# Cracks in upstairs ceiling



## edta1 (May 20, 2011)

Hello All,
I have some cracks in and near the upstairs bathroom. They are all on the ceiling. See pictures. The picture with part of the vent shown is just outside the bathroom. 

Repairing it isn't the problem. The question is what caused this? We didn't turn on our humidifier until a few weeks ago (we didn't know it was off). So the air might have been dry. But these cracks are found in and around the bathroom where we shower. So there should be plenty of moisture to keep things hydrated. Too much moisture (our bathroom fan sucks?)? 

Other notes not sure if related:
-We live in the Chicago area. It's pretty cold outside right now.
-The area above this bathroom is the attic where we just got new insulation blown in. 
-We hear snapping and popping sounds from the attic. 

Please advise. Thanks!


----------



## luckyrabbit (Jan 4, 2012)

moisture, damp, water damage,,, not enough mud or no mud applied to behind the tape could cause the tape to peel over time.

not there so hard to say by just looking at a picture.
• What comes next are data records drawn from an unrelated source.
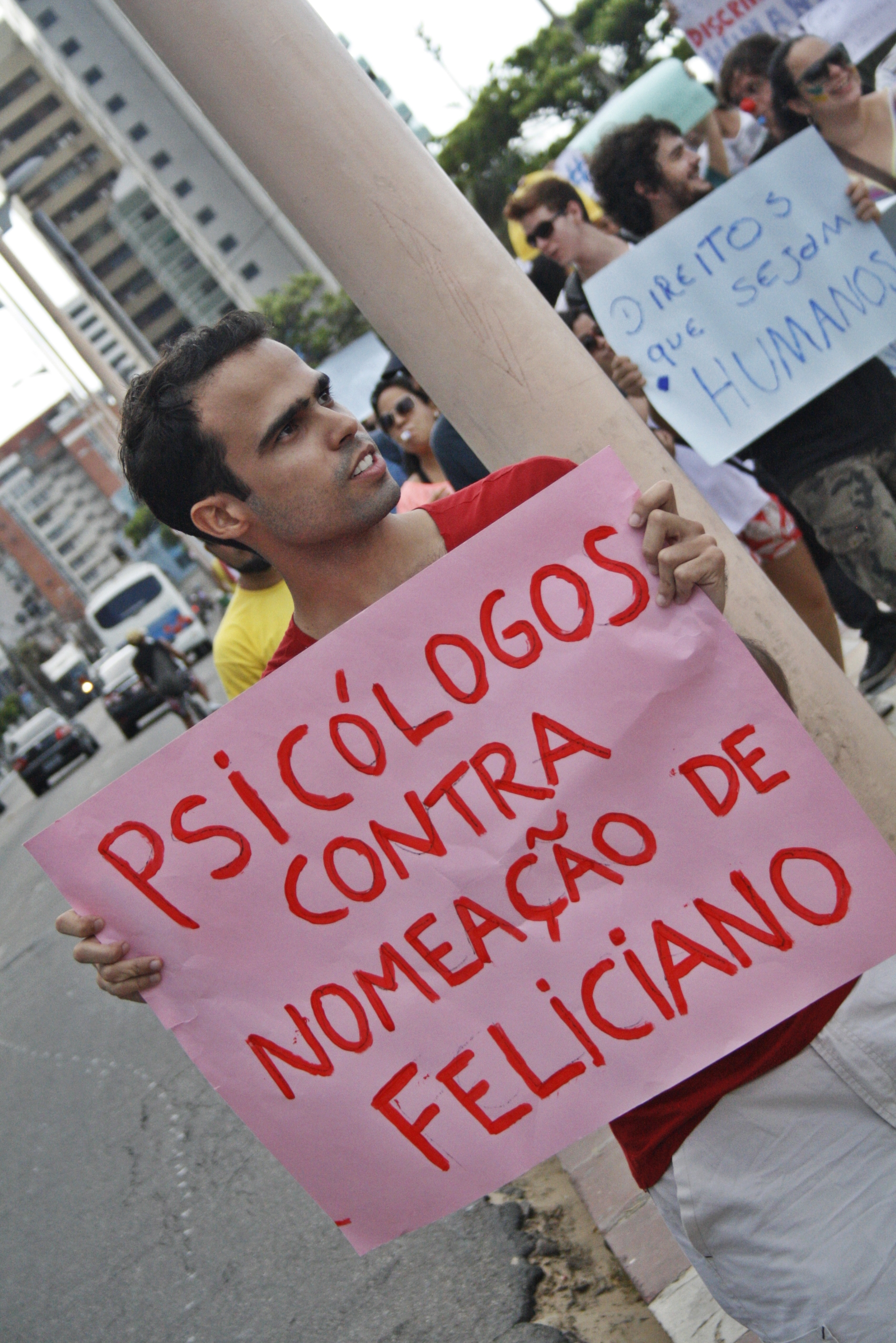 09/03/2013 Manifestantes foram às ruas em Fortaleza em ato contra nomeação de Marcos Feliciano para Comissão de Direitos Humanos. (CC BY-SA Fora do Eixo)
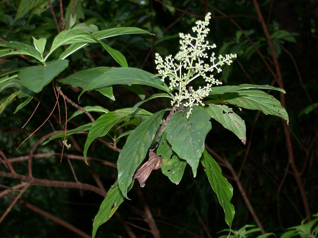 Wendlandia formosana：アカミズキ 2006/8/11 沖縄本島：Okinawa Island, Japan
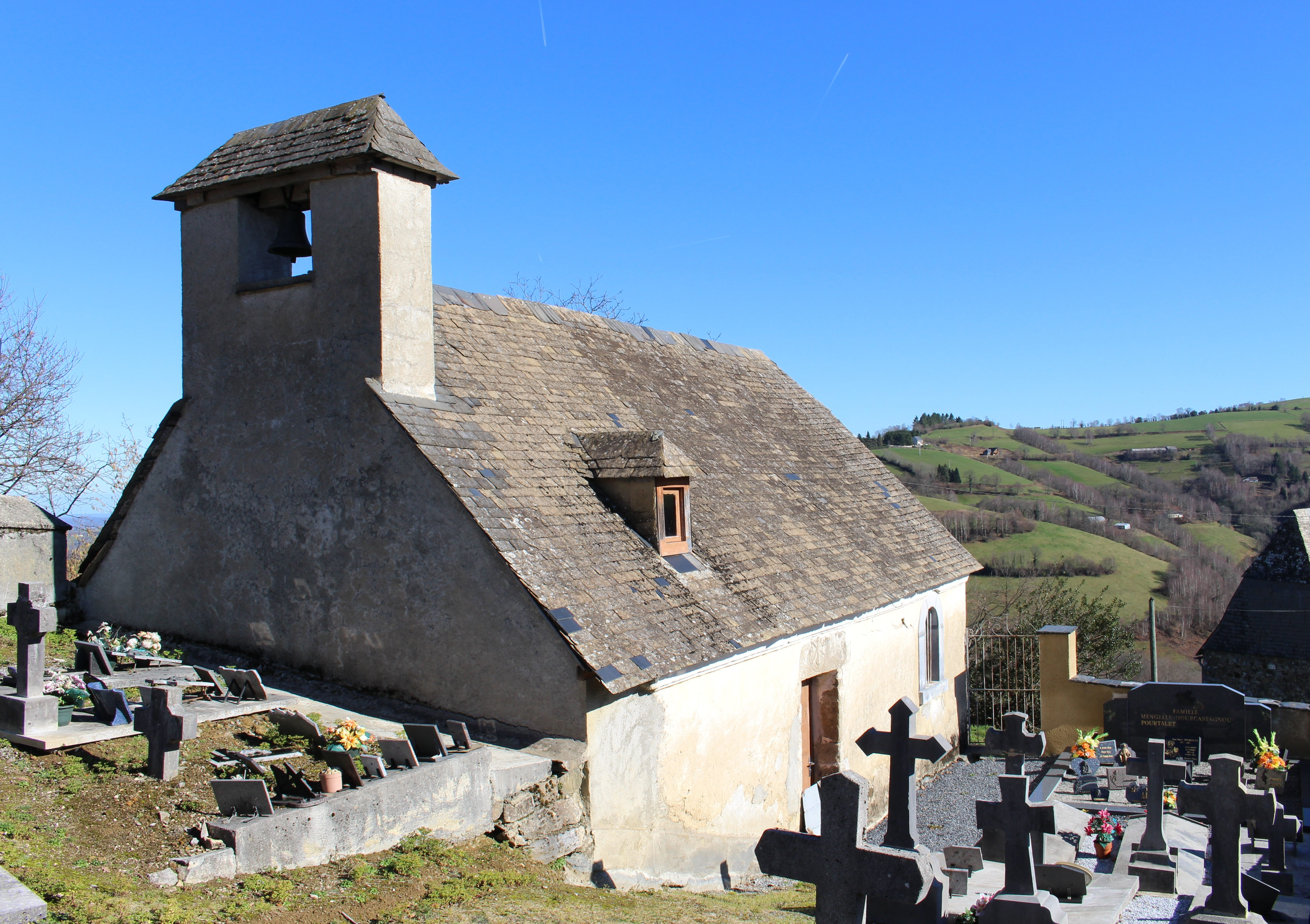 Église Notre-Dame-de-l'Assomption de Lanso (Hautes-Pyrénées)
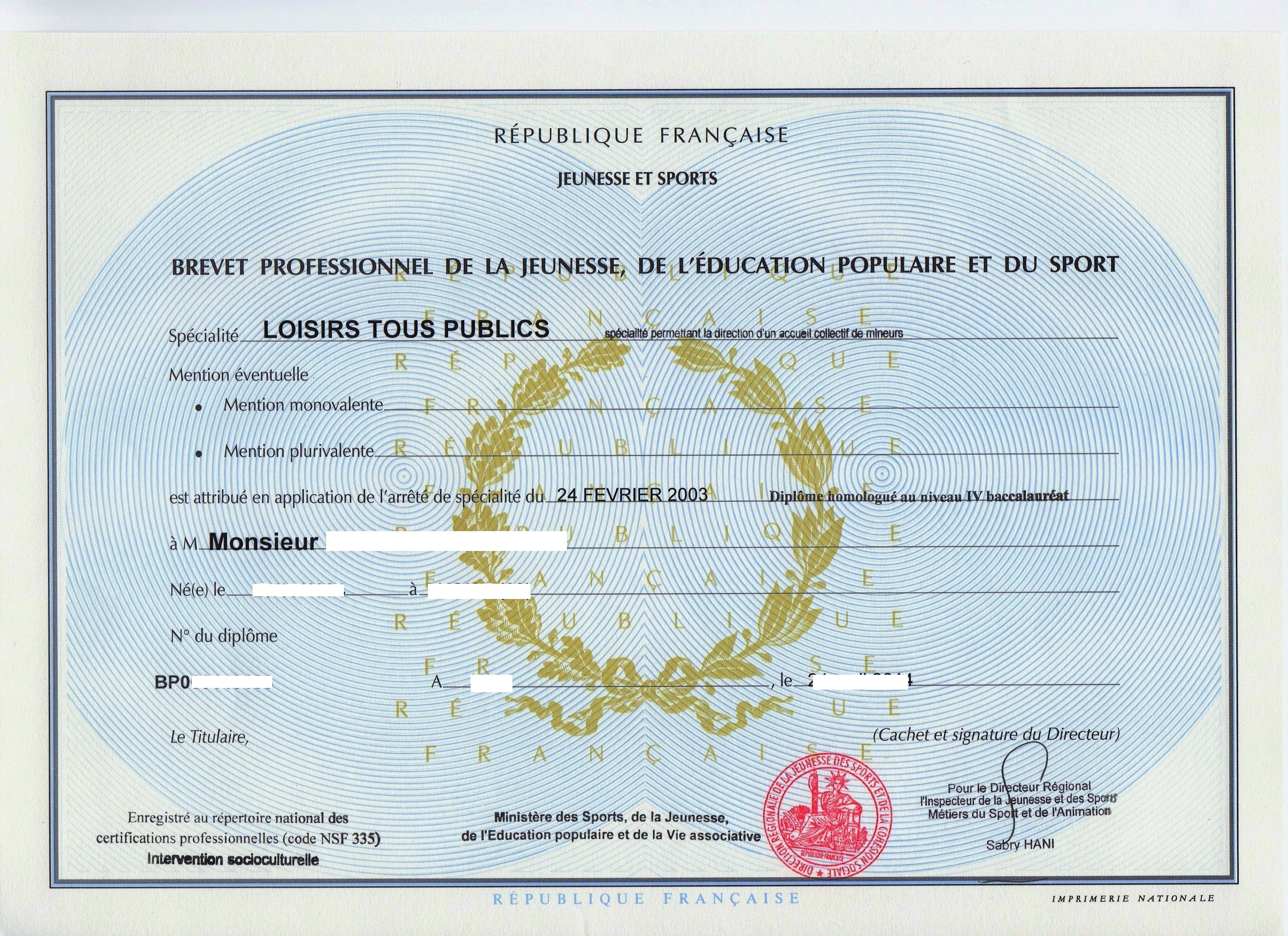 BPJEPS
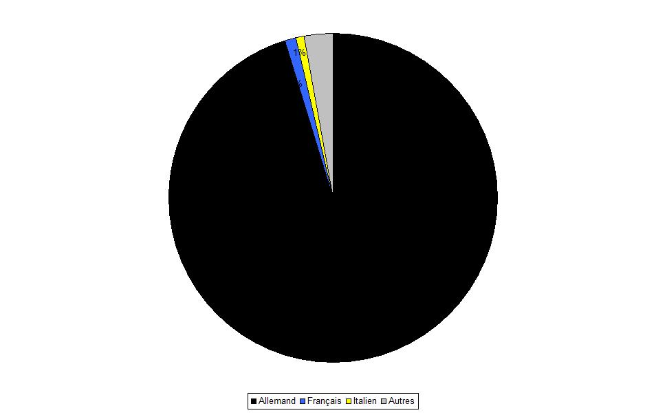 Langues parlées à Meikirch (Suisse)en 2000.
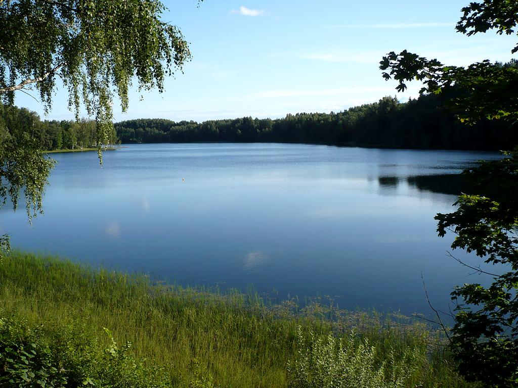 Озеро Дридзис.
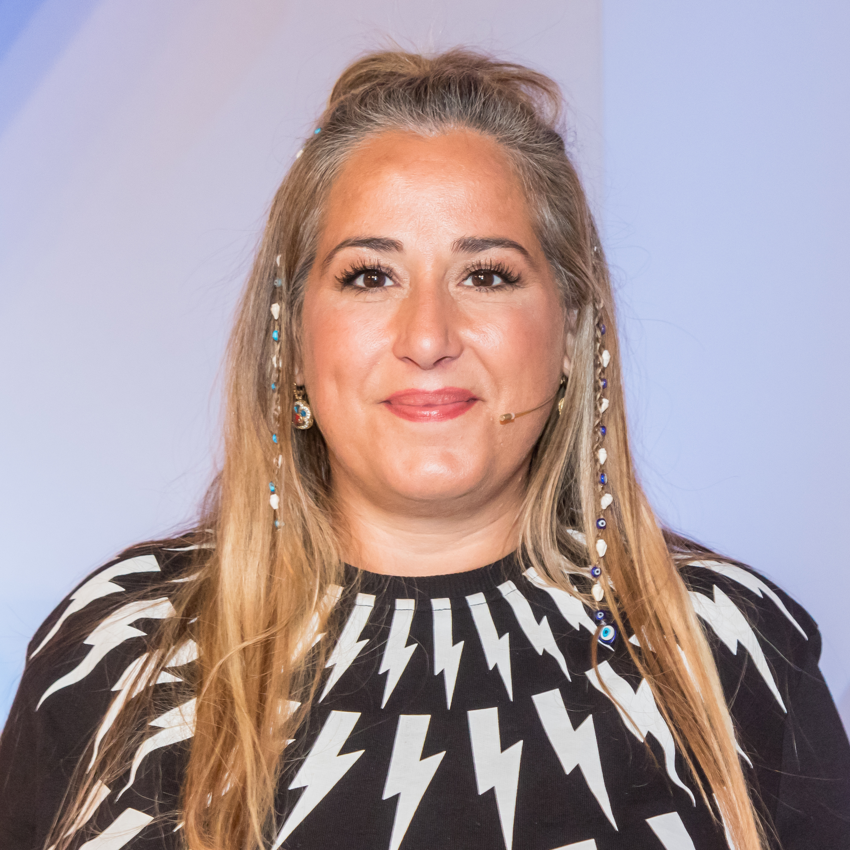 MAISCHBERGER am 14. August 2019 in Köln. Produziert vom WDR. Sommerstaffel „maischberger. die woche“ Foto: İdil Baydar, Kabarettistin
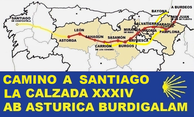 La Calzada XXXIV, Asturica - Burdigalam
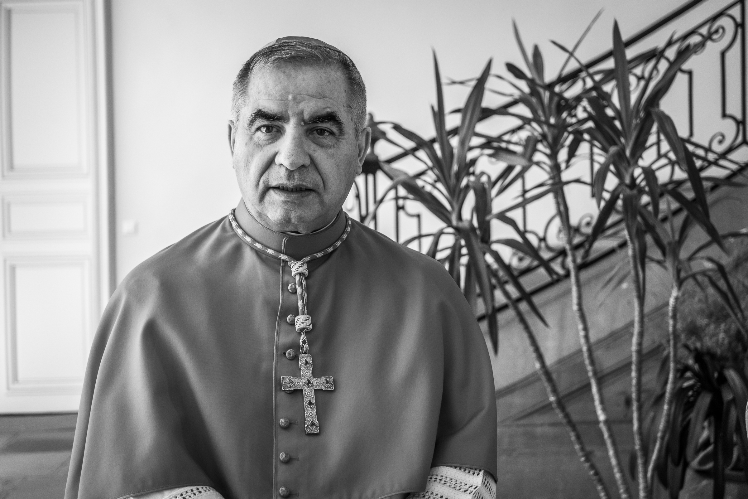 Giovanni Angelo Becciu par Claude Truong-Ngoc
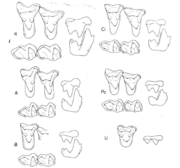 Comparison of molars of Cretaceous placentals. Of each genus are drawn (where known) right M2 and Ml in crown view, left M3 and M2 in crown view, and right M2 in buccal view. Not to scale. Key to lettering in this and succeeding figures: A, Asioryctes nemegetensis; B, Batodon tenuis; Ci, Cimolesters incisus; Cm, Cimolestes magnus; CG, Champ-Garimond molar; G, Gypsonictops hypoconus; Ga, Gallolestes pachymandibularis; K, Kennalestes gobiensis; Pc, Procerberus formicarum; Pm,. Protungulatum donnae; Pu, Purgatorius unio; D, Unnamed eutherian (Fox); Z, Zalambdalestes lechei.
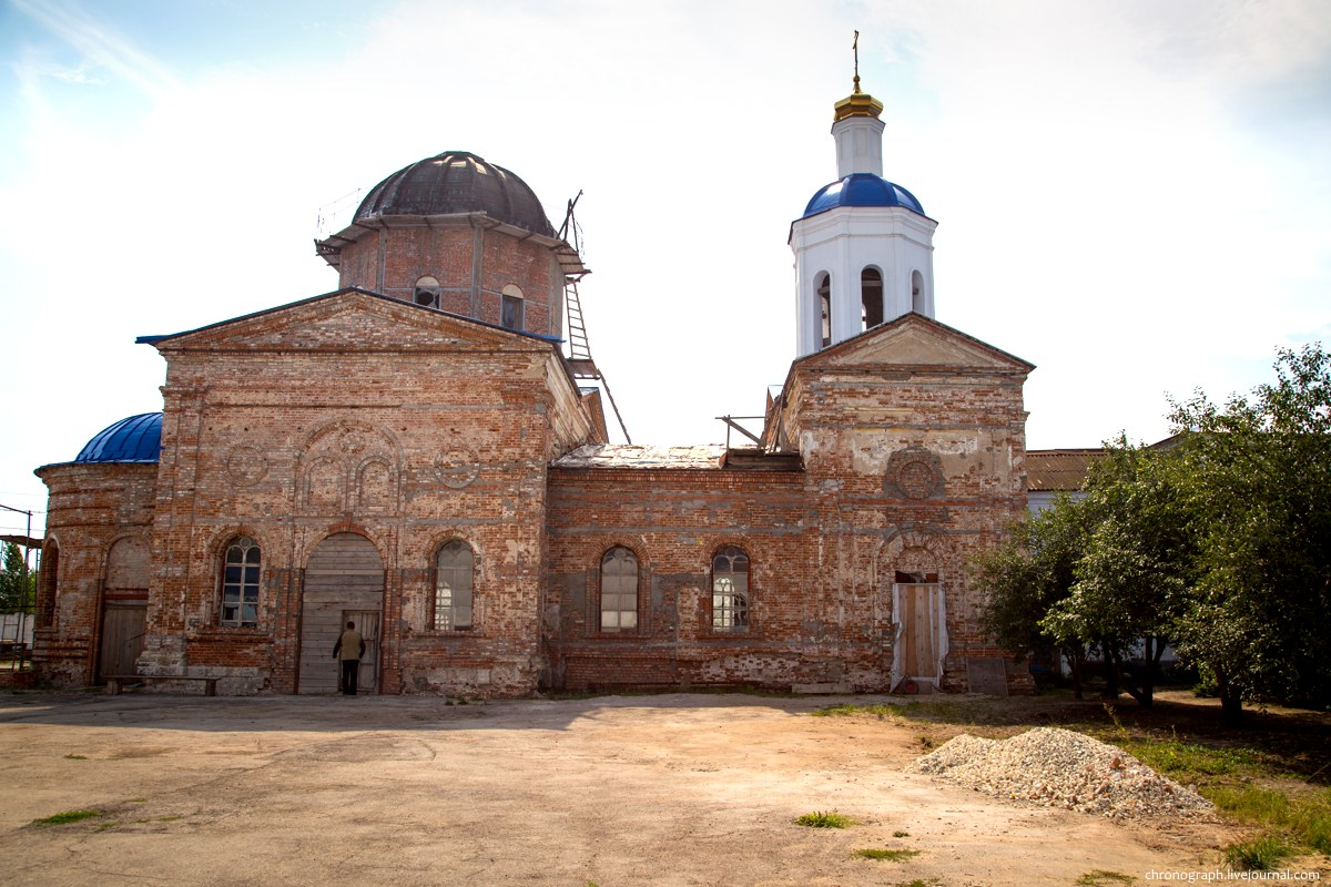 Церковь Фёдоровской Божьей Матери. Вознесенский Сызранский мужской монастырь
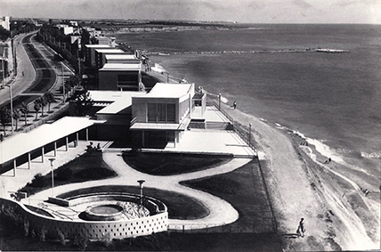 3 villas présidentielles à Eforie Nord
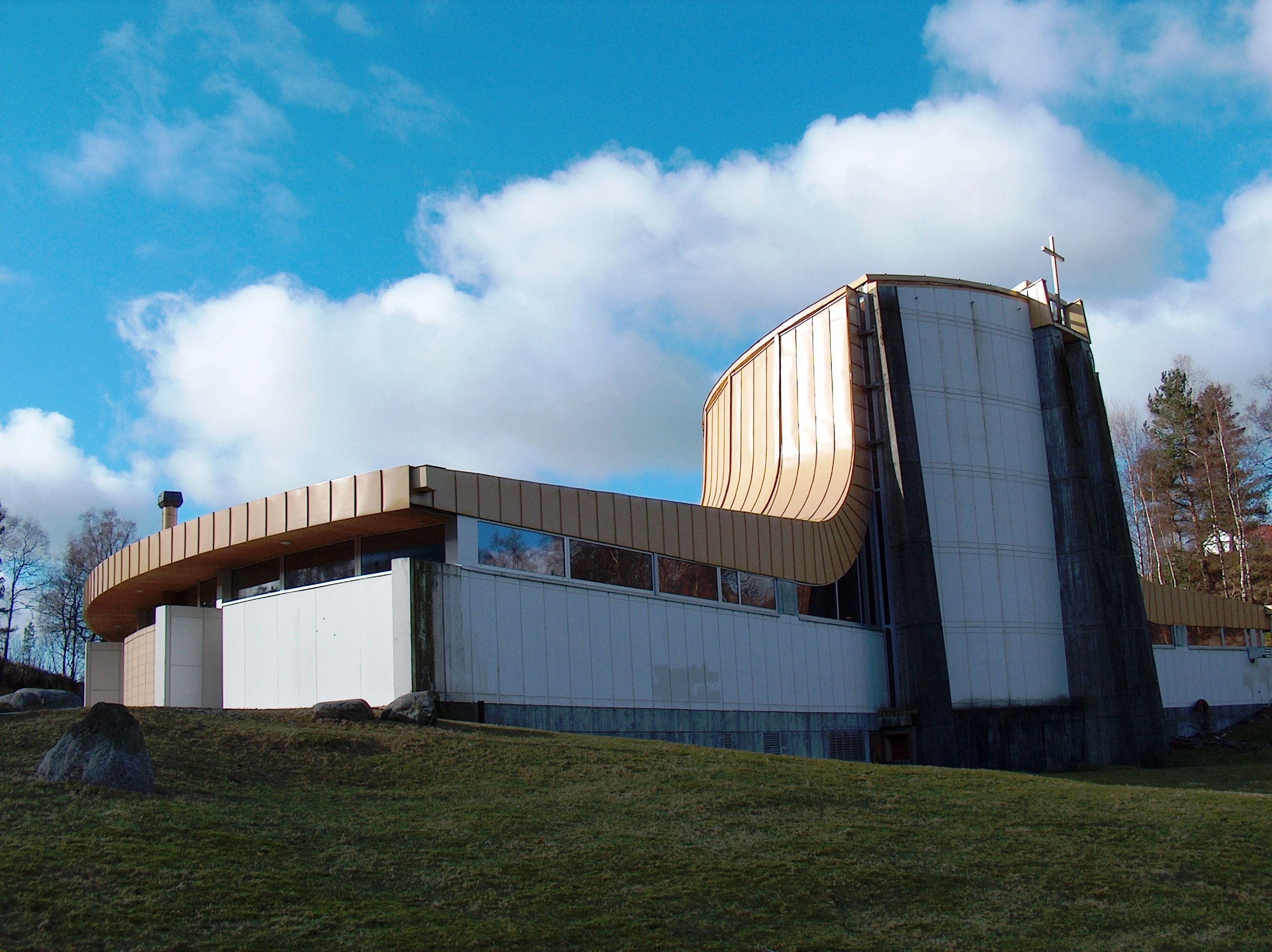 Fyllingsdalen kirke front
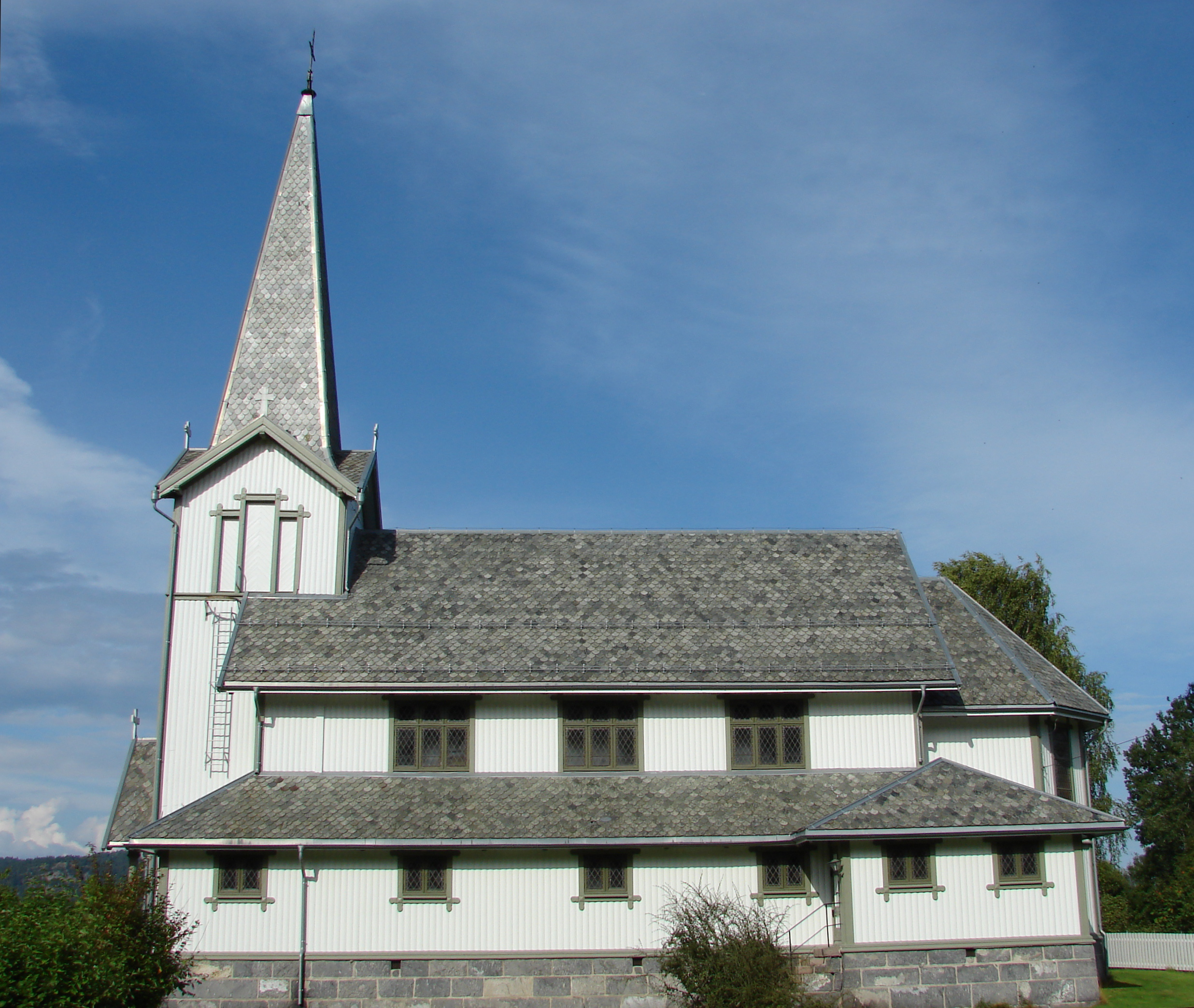 Herre kirke i Telemark
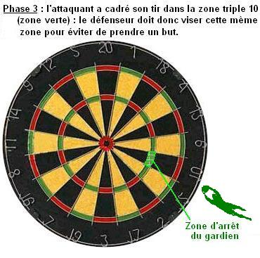 Footballdarts - phase 3
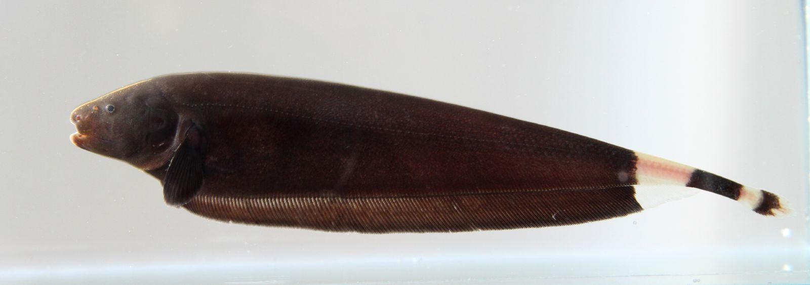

If you fixed the leak or insulation problem, cut out the tape and reapply by mud and tape and fix. if still reoccurs then you know it's not fixed, meaning water damage or fan not working right


----------



## joecaption (Nov 30, 2011)

Looks like poorly applyed tape to me.
Any chance of a picture of up in the attic.
Incorrectly installed trusses, rafters can also cause this.


----------



## Gary in WA (Mar 11, 2009)

Yep, you warmed the bottom chord of the trusses with the extra insulation, snapping and popping, moving and shaking, fig. 10; http://www.buildingscience.com/documents/insights/bsi-023-wood-is-good-but-strange/

Gary


----------